● **Work instructions**: Your task is to transcribe all of the records exactly and leave out the pictures.
··· Task input ···
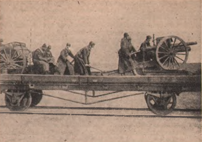 Гарматний відділ на потягу під час бою з більшовиками.
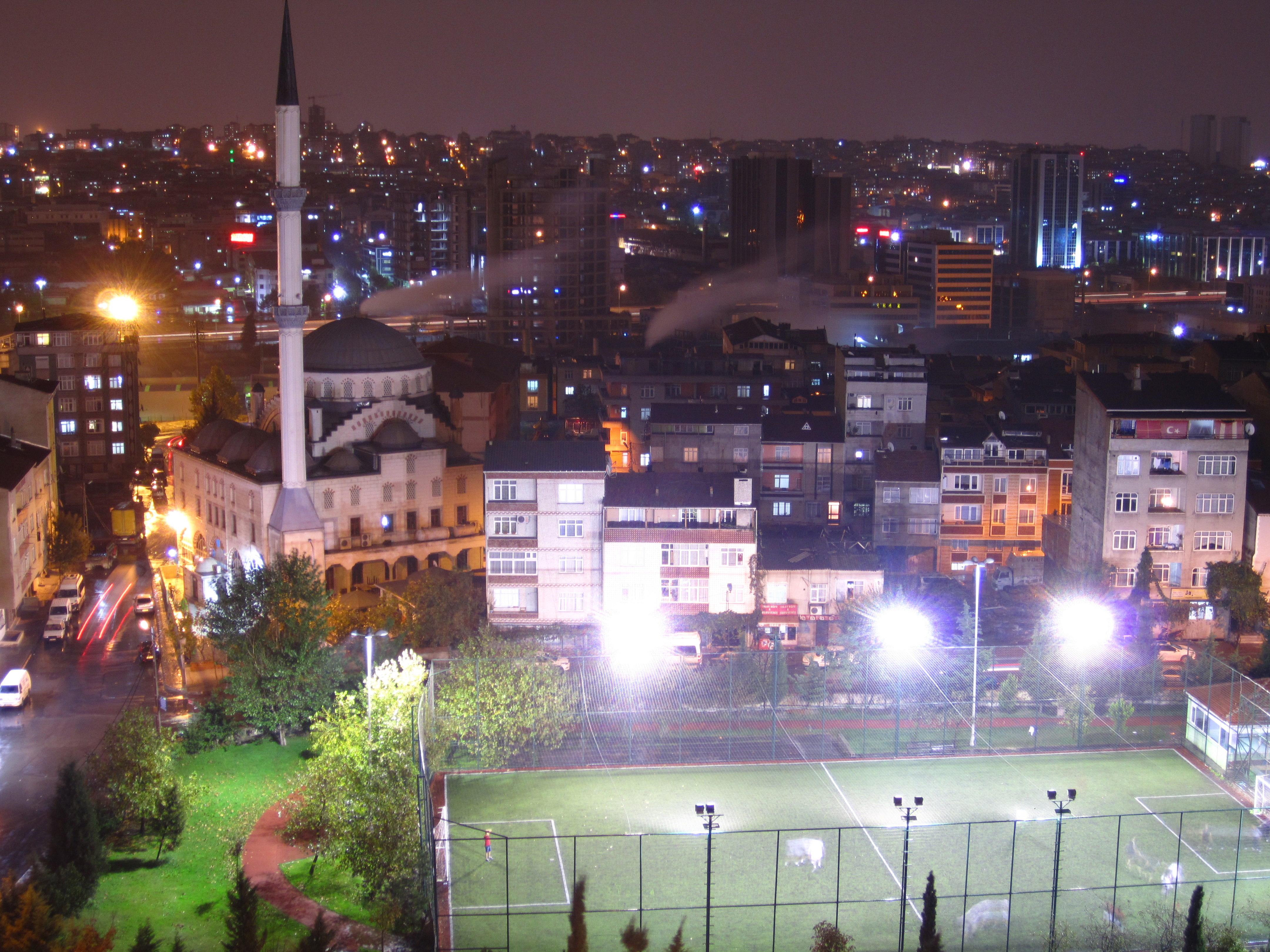 Bağlar Beyazıt Camii, Halkalı
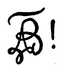 Zirkel der Weinheimer Inaktivenvereinigung Bowkia an der Technischen Hochschule Danzig
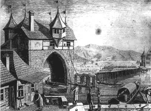 Grendeltor Nordostseite, Kupferstich von Hans Jakob Kull, um 1820
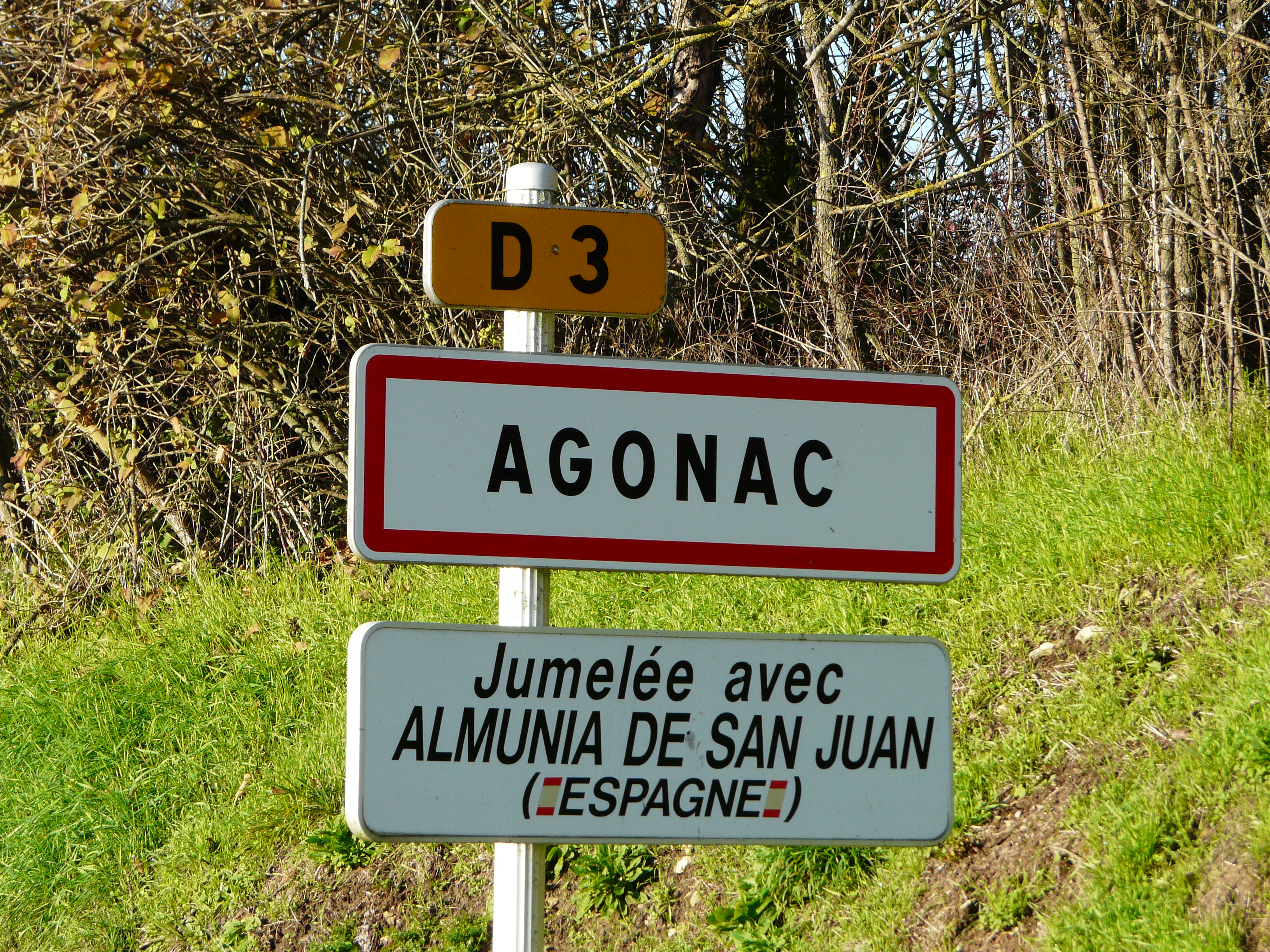 Panneau de jumelage d'Agonac, Dordogne, France.
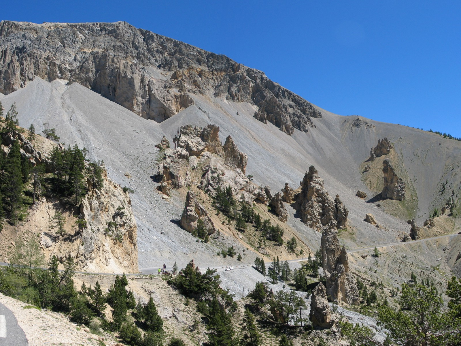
···
● **Solved problem**:
 Гарматний відділ на потягу під час бою з більшовиками.
 Bağlar Beyazıt Camii, Halkalı
 Zirkel der Weinheimer Inaktivenvereinigung Bowkia an der Technischen Hochschule Danzig
 Grendeltor Nordostseite, Kupferstich von Hans Jakob Kull, um 1820
 Panneau de jumelage d'Agonac, Dordogne, France.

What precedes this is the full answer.